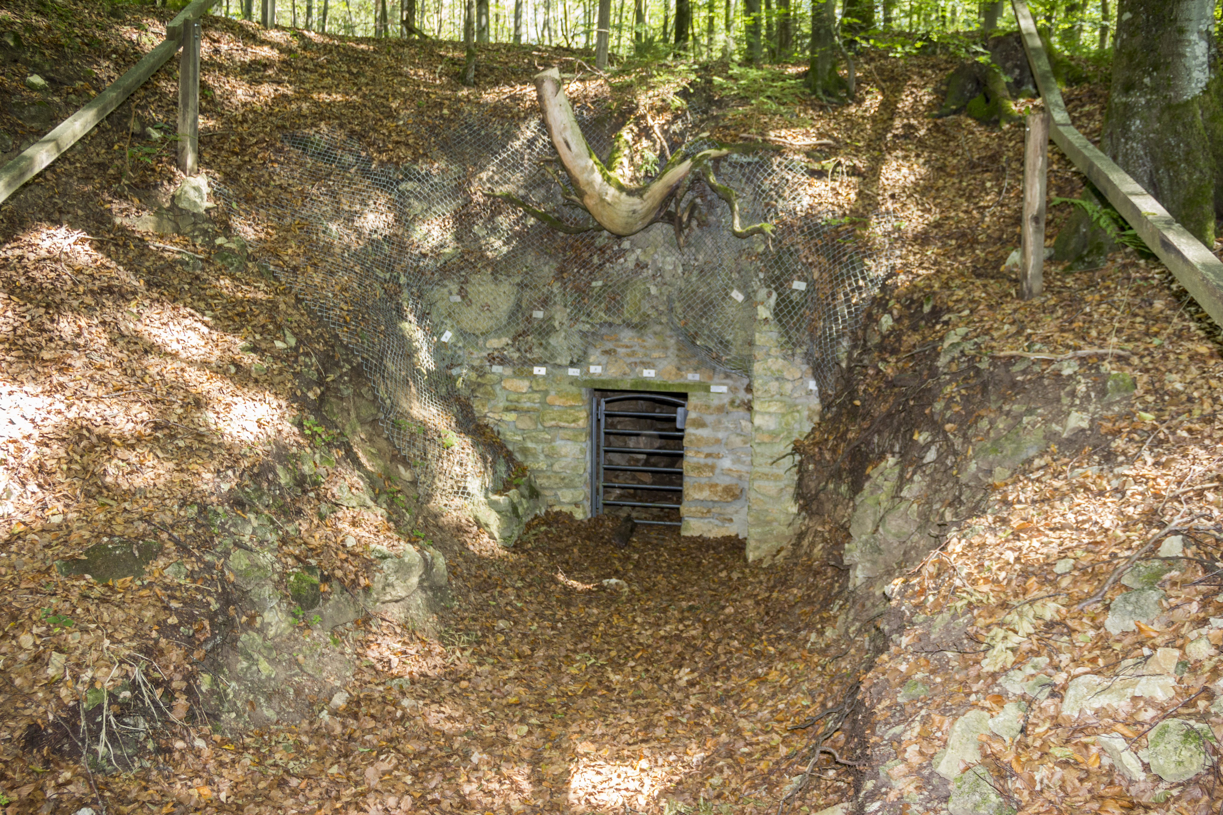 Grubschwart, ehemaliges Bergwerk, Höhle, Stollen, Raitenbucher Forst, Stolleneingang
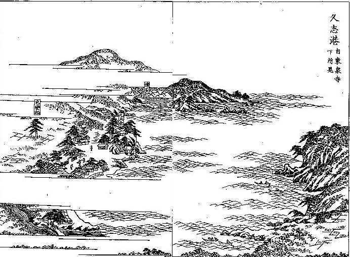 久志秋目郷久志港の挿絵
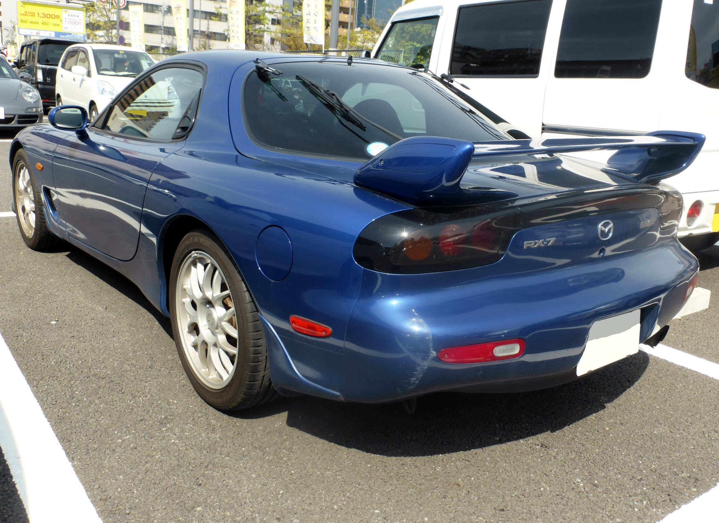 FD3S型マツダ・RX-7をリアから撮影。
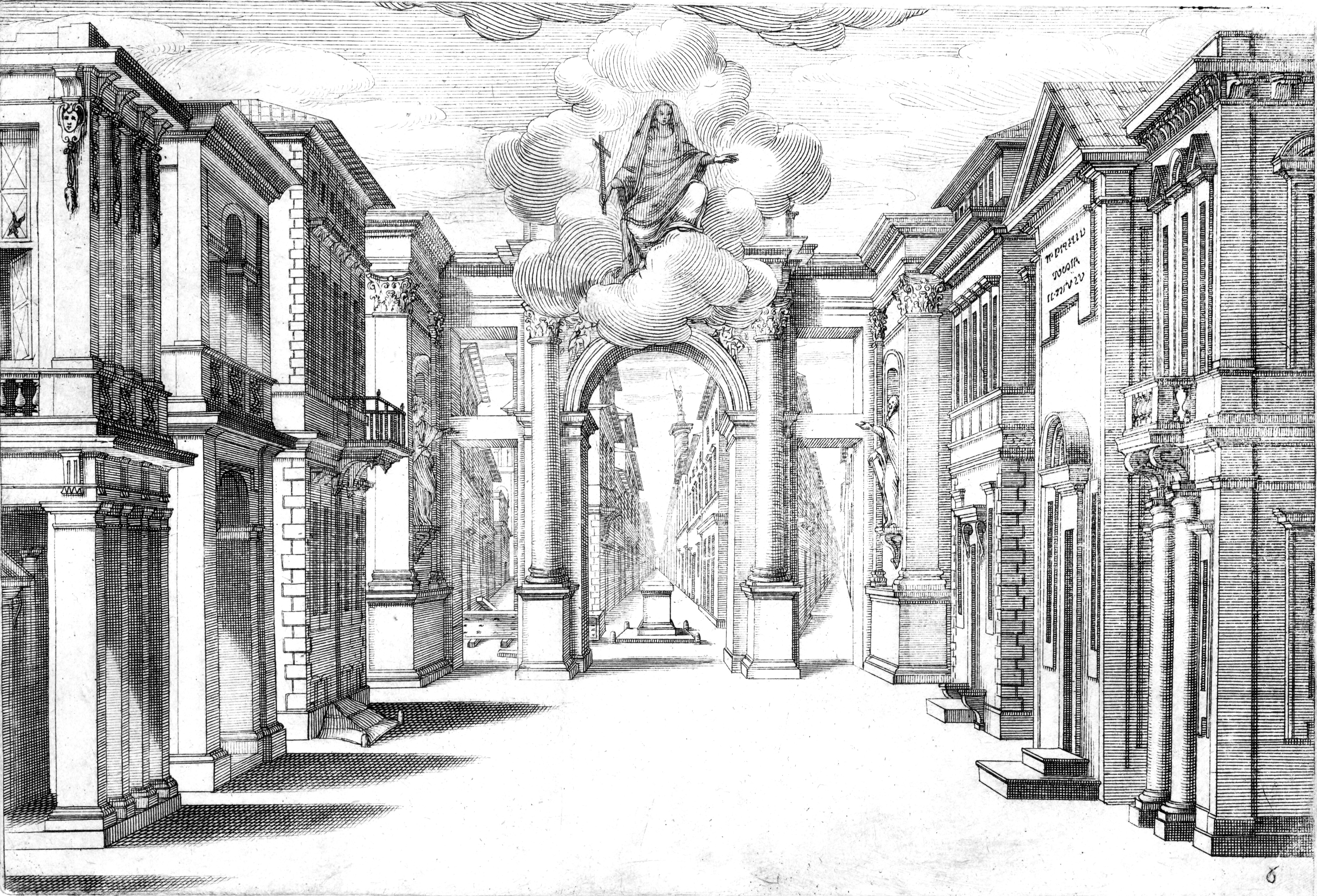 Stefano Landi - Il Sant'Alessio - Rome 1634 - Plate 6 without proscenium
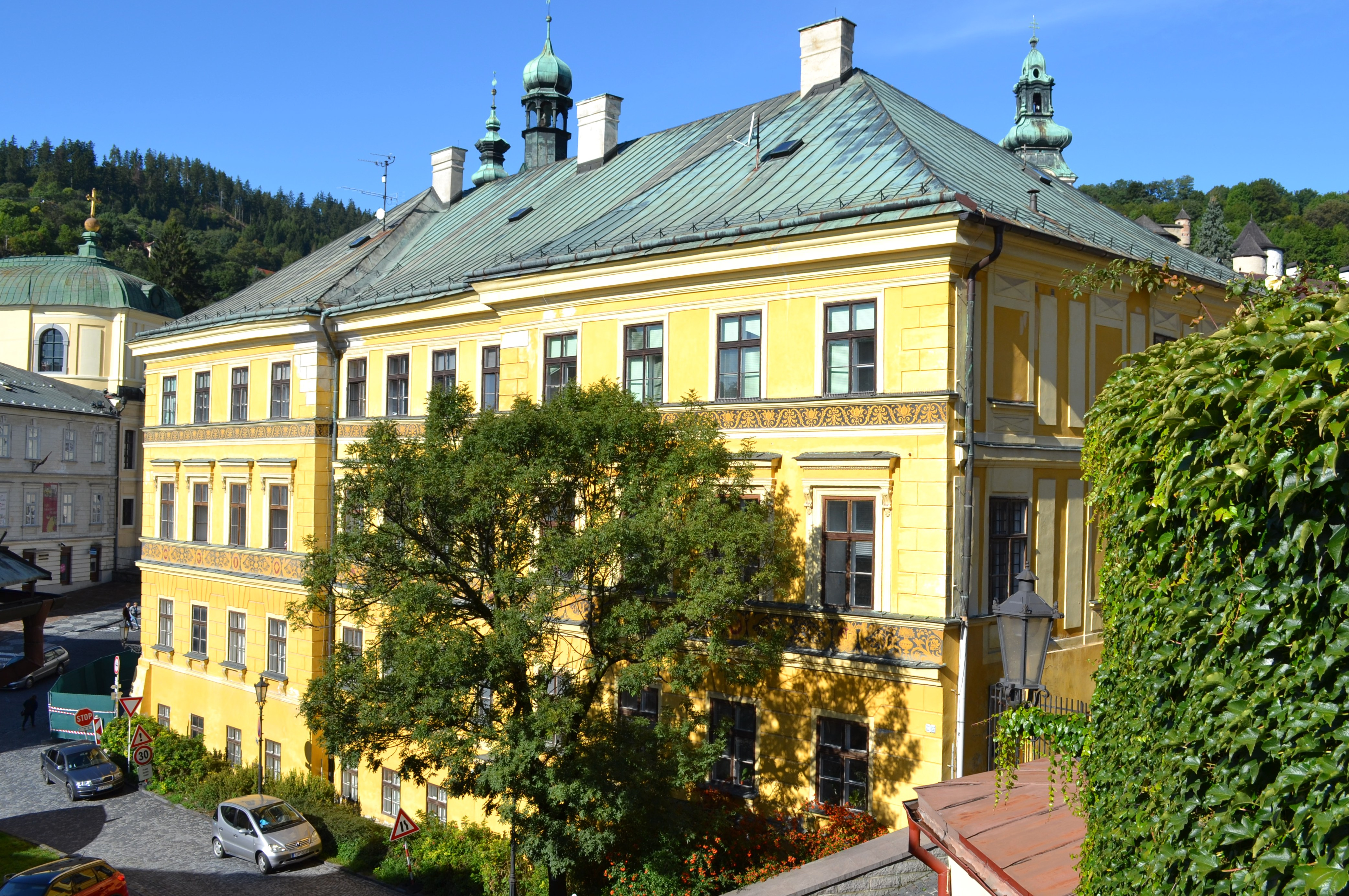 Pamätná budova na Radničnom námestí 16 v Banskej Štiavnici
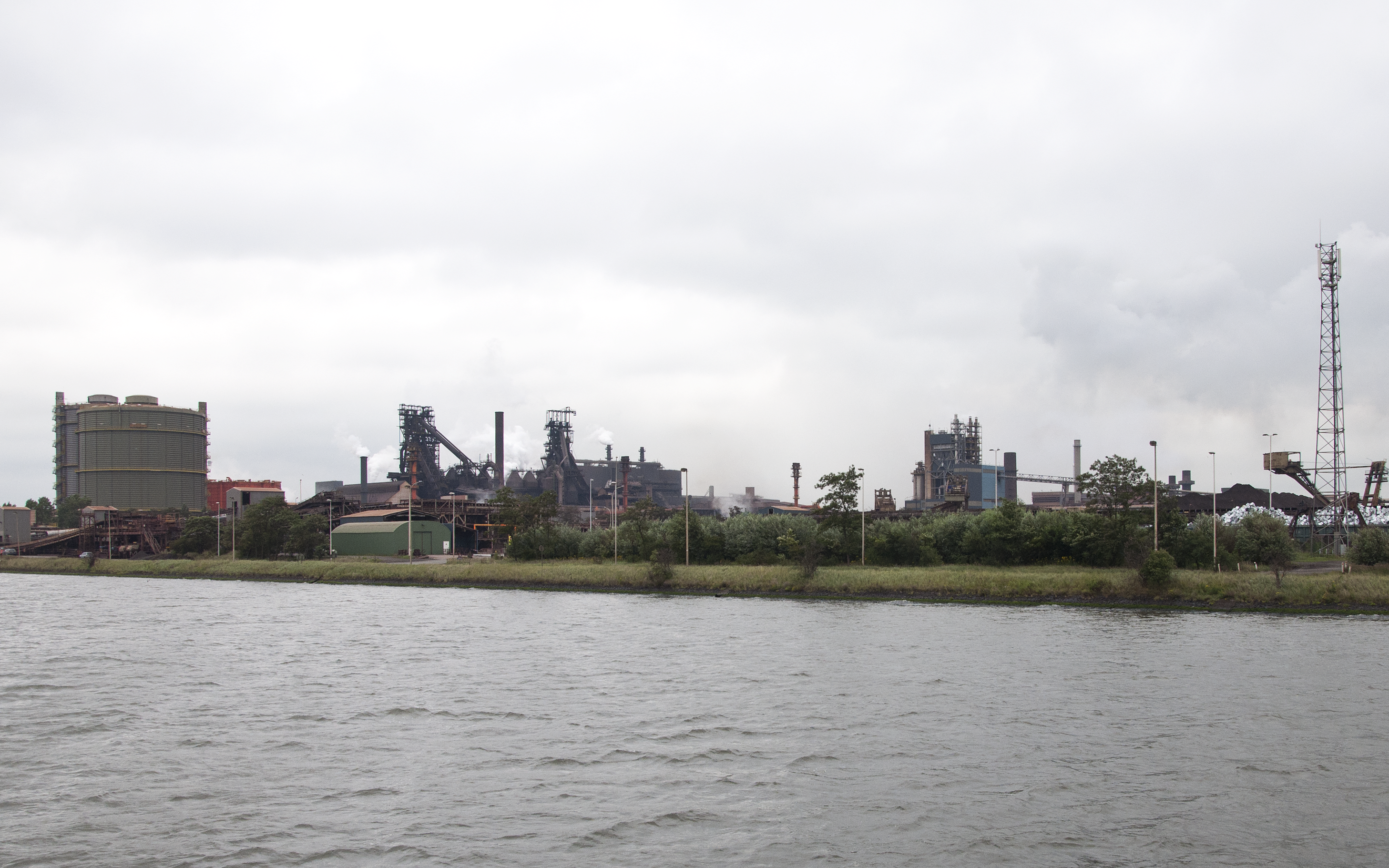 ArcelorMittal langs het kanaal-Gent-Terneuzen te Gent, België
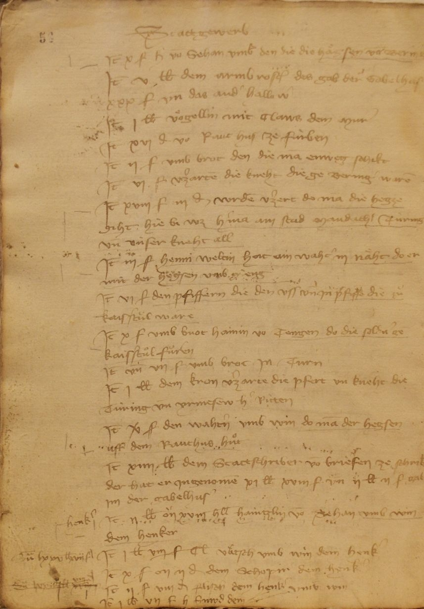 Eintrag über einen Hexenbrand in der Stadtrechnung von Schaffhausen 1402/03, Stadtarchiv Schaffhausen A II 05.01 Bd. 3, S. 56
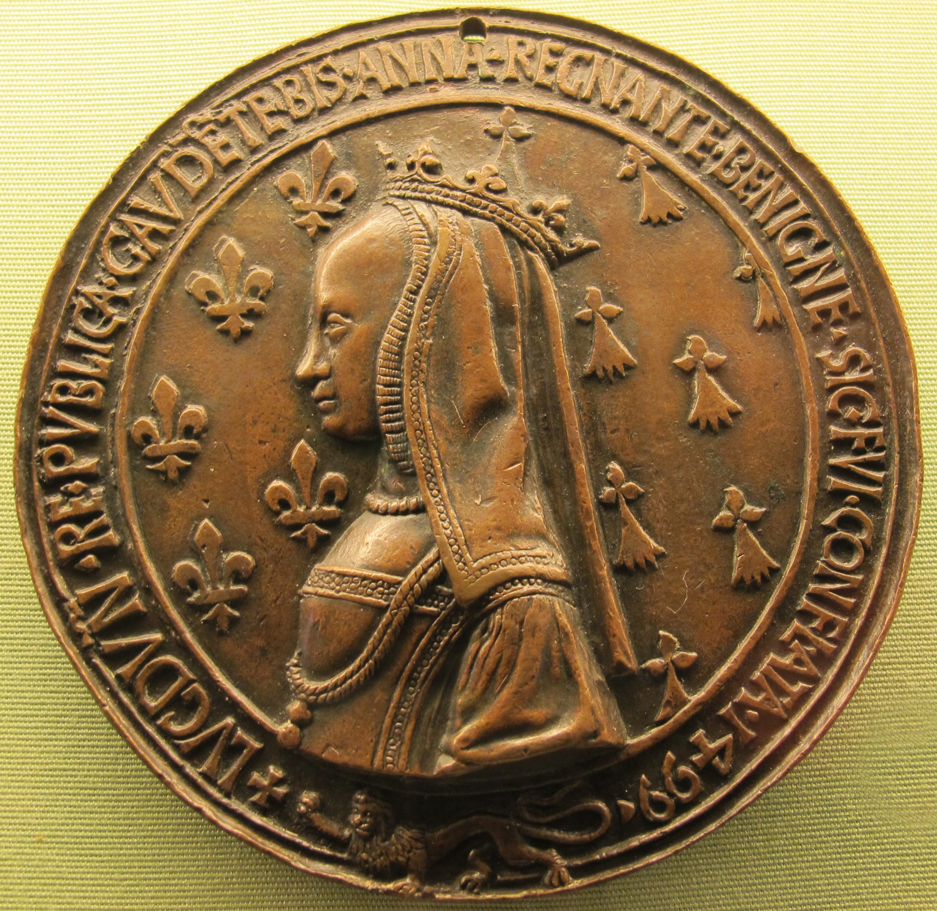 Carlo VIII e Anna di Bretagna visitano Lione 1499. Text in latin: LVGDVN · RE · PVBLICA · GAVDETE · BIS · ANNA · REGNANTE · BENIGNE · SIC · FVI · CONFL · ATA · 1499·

+--

Exercise brief: From top to bottom, restate the records above exactly and omit every picture.

Solution to the exercise:
 Grubschwart, ehemaliges Bergwerk, Höhle, Stollen, Raitenbucher Forst, Stolleneingang
 久志秋目郷久志港の挿絵
 FD3S型マツダ・RX-7をリアから撮影。
 Stefano Landi - Il Sant'Alessio - Rome 1634 - Plate 6 without proscenium
 Pamätná budova na Radničnom námestí 16 v Banskej Štiavnici
 ArcelorMittal langs het kanaal-Gent-Terneuzen te Gent, België
 Eintrag über einen Hexenbrand in der Stadtrechnung von Schaffhausen 1402/03, Stadtarchiv Schaffhausen A II 05.01 Bd. 3, S. 56
 Carlo VIII e Anna di Bretagna visitano Lione 1499. Text in latin: LVGDVN · RE · PVBLICA · GAVDETE · BIS · ANNA · REGNANTE · BENIGNE · SIC · FVI · CONFL · ATA · 1499·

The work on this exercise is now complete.